I've had a few people email me and tell me they will be watching with interest and commenting during the "Week". If you are one of these very welcome visitors, why not put a comment on this post and let us know who you are and your PR interests. Leave your blog or website address, if you have one, I'm sure many other participants will be interested in having a look. It's a good way of getting better known in the 'PR blogosphere'.
Author: Trevor Cook | Jul 1, 04 | Permalink
| 6 comments
Category: @ Trevor Cook | Announcements
I've been in PR now going on 11 years, mostly technology driven clients. I've always felt hamstrung by clients and especially agency co-workers who felt tied to the traditional ways of doing PR. Even with all of these tools available to us we still talk in the same droning corporate voice using five paragraph long pitch letters or three page long releases.
I've been a long-time practitioner (on the side) of open source technologies and have kept a personal blog for a couple of years. I've been amazed at how it opens up the whole world - people from halfway across the globe find each other and share personal interests, insights and even become friends.
My biggest fear, frankly, is that we as PR pactitioners are just expropriating something authentic and organic. That in a year or two all corporate blogs will look like news releases and pitch letters.
This community seems dedicated enough that with you all as evangalists my fears seem unfounded. But I do think we have to be very careful with our colleagues and clients, we have to monitor then and teach them that open source PR is open source.
That all being said, I'm really looking forward to what you all have to say.

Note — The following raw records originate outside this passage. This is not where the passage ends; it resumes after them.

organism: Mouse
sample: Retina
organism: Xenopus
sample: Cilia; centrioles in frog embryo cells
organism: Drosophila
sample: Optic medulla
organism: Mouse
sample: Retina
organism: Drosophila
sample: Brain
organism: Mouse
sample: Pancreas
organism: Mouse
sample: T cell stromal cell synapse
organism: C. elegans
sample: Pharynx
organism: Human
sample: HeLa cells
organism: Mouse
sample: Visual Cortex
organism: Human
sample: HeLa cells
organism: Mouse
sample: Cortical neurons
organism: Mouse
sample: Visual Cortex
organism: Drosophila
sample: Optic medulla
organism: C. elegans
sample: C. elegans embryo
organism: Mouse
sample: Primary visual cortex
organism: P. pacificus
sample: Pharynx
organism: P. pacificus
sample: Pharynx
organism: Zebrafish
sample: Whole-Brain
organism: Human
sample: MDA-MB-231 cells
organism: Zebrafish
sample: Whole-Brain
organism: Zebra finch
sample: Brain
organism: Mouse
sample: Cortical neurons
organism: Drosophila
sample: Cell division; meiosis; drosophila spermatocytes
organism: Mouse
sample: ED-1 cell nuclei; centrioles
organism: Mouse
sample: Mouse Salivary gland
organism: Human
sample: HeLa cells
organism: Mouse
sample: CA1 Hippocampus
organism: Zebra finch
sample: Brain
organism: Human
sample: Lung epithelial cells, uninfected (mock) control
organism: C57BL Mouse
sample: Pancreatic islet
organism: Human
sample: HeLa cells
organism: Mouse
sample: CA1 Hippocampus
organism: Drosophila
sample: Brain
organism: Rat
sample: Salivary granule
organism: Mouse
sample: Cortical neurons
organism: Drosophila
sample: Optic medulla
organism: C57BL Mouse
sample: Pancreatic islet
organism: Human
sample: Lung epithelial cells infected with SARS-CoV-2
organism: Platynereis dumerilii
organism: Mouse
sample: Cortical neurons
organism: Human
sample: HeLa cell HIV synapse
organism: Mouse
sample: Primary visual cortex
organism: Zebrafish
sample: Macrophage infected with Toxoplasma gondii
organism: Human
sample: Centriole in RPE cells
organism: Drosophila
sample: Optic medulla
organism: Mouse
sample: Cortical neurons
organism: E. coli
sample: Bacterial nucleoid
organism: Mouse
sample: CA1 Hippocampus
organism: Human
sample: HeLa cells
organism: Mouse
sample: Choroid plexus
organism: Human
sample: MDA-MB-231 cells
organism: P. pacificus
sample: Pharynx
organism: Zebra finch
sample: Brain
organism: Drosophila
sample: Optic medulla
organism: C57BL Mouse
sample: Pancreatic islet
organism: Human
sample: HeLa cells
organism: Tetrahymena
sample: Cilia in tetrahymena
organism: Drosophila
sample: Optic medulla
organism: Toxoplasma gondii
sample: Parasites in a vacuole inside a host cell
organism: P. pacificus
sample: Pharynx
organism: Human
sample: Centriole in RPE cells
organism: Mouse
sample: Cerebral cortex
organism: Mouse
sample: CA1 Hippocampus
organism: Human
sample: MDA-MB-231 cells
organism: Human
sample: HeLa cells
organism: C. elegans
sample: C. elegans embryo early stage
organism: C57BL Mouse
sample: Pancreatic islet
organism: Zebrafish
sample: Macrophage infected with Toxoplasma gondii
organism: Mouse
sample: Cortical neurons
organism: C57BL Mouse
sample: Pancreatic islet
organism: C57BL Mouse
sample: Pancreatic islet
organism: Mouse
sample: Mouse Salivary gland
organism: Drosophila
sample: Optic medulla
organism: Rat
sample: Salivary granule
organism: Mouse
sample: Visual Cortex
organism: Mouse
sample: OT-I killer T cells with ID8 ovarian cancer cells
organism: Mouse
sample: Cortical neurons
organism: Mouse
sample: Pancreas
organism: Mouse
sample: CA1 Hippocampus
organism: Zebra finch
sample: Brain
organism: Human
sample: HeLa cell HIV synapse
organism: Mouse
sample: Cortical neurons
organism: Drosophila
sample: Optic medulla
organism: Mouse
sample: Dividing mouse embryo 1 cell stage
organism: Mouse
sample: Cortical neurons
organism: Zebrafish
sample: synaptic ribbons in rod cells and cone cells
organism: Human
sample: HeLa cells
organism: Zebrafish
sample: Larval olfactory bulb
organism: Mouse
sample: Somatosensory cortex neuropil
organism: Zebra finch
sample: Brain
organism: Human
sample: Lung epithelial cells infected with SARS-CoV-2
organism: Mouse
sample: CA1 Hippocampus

Posted by: David Parmet at July 2, 2004 07:33 AM
I'm fascinated by how blogs can be used in tandem with conventional PR and marketing practices - especially from the point of few of solo professionals. I have been teaching blogging to a bunch of entrepeneurs and I feel like I could use better language in explaining why blogging is different/useful and how it fits into an existing marketing strategy. You're in my RSS reader!
Posted by: Andy Wibbels at July 2, 2004 08:04 PM
David - the exciting thing about the prospect of blogging, wikis and other open source communication technologies is that we might just be able to windback the horrible use of PR to spin rather than reveal. Good PR explains complex things simply and by doing so invites others into a genuine dialogue. But spinners feed off the media's gateway role on public discourse to conspire against free flows of information and ideas. If we can split that conspiracy wide open. Well. Migosh - its almost tooo exciting too think about.
Posted by: Trevor Cook at July 2, 2004 08:23 PM
David - Your fears are indeed well-founded, and I am afraid that we will most certainly see blogs as corporate marketingspeak. However, these blogs will be ignored, as they will offer little of value.
Unfortunately, in the minds of their producers, it will be a self-fulfilling prophecy in a sense. They are unsure about blogs as a tool of dialogue, so they hamstring them by disallowing true dialogue. Then, the blog will fail, "proving" that they aren't a valuable tool.
That is the type of thinking we are trying to overcome here. Openness requires a complete shift from "command and control" to guidance, transparancy and interaction. This is going to take time. I hope that the community that we have been forming here will help our entire profession and the organizations we serve make that shift.
Andy - Most of us blogging here have been evangelizing blogs to people for awhile. You will find many resources on how to talk to people about blogs by visiting each of ours, or heading over to our wiki, where we have posted resources as well. http://www.thenewpr.com/wiki/pmwiki.php/Resources/HomePage
Posted by: Elizabeth Albrycht at July 7, 2004 02:51 AM
I'm incredibly enthused about this event taking place this coming week. We've been evangelizing the shift to online PR and opt-in distribution for years. In fact, PR WEEK awarded us the 2004 PR Innovation of the Year Award in March for our online media room technology. www.onlinemediaroom.com
Anyway, we are entirely open-source, being a LAMP solution for PR agencies and corporate-side communicators...among our clients is ebay. LAMP for those of you that don't know is Linux, Apache, MySql, PHP...an entirely flexible, open source platform for content management of web sites and media rooms. We put the power of the Internet back in the hands of professional business communicators. I'm psyched to participate and listen this week.
Dee
Posted by: Dee Rambeau at July 11, 2004 03:48 AM
Congrats to PRMachine's Rob Heckt for finally stepping out behind his blog. Unlike all the other bloggers (with their pictures on their blogs) and shouting their names throughout the course of the advertising of your event, Hecht has consistently stayed behind the scenes. He ain't no Max Clifford, but the UK likes this guy. For now, that is.